Moi, j'étais l'éditeur du curé de la paroisse de Gaza, le père Moussallem, parce qu'il y avait une communauté catholique à Gaza – il y avait 7000 chrétiens à Gaza, il n'en reste plus que 1000 – donc il faut faire attention, ce n'est pas une guerre de religions, c'est une guerre de territoires. Et d'ailleurs le curé de Gaza était un des cadres de l'OLP. Donc, ne donnons pas raison au Hamas en disant que c'est une guerre de religion. Effectivement, c'est une guerre. Le Hamas est un parti religieux, qui a pris le pouvoir à Gaza, parce que les autres forces se sont affaiblies ou ont disparu – ou qu'ils les ont assassinées d'ailleurs – mais ce n'est pas une guerre de religions, c'est une guerre de territoires, et c'est important de le remettre dans cette perspective.

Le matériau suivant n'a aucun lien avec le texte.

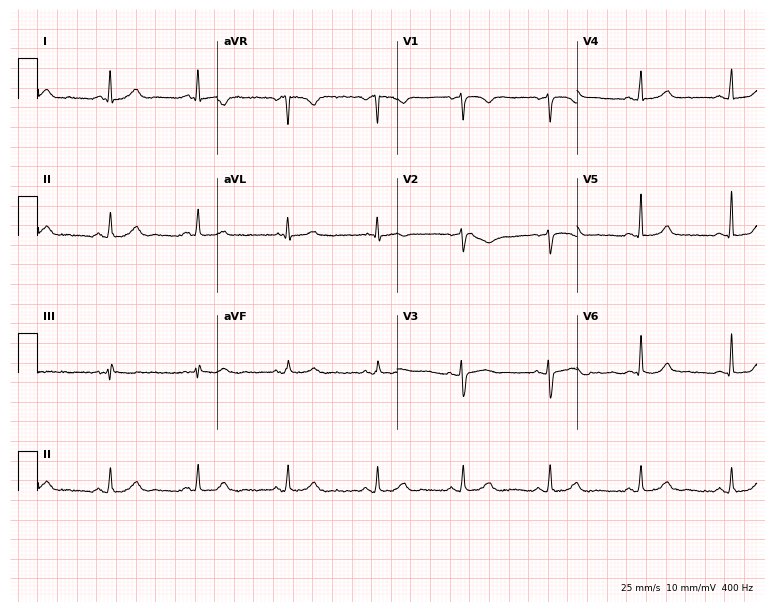
Electrocardiogram (7.3-second recording at 400 Hz), a 47-year-old female. Overall reading on record: normal ECG.

Et pour en revenir à la question du rôle des enseignants de la place des enseignants en France aujourd'hui, comment est-ce qu'on peut parler de ces sujets ? Le conflit au Proche-Orient, mais aussi toutes les questions religieuses liées aux différents attentats que la France a connus ces dix dernières années ? Comment expliquer cela à tout le monde et de manière sereine ?
C'est très compliqué parce que même dans les classes, il y a des jeunes ou des enfants qui ne sont pas du tout du même avis. Parce que chez eux, quand ils rentrent le soir, il y a des parents qui disent : Ah quand même, enfin les Palestiniens se bougent. Et puis d'autres qui disent non quand même. Parce que regardez, le Conseil français du culte musulman, la Fédération musulmane de France, ont dénoncé l'attentat d'Arras. C'est pour ça que j'insiste sur le fait que ce n'est pas une guerre de religion parce que sinon, on ne s'en sort pas.
Et les enseignants, ils ont un travail extrêmement difficile. Quand vous pensez qu'il y a des gens qui pensent que la terre est plate aujourd'hui, il y a des gens qui n'acceptent pas effectivement le darwinisme. Donc on est dans une époque où il y a des obscurantismes qui remontent dans les sociétés. On ne peut pas revenir aux sociétés anciennes, où effectivement c'étaient les religions qui structuraient l'imaginaire, et donc la bataille, elle sera là, et les enseignants sont devenus des combattants, alors qu'ils n'avaient pas forcément choisi ce métier pour ça.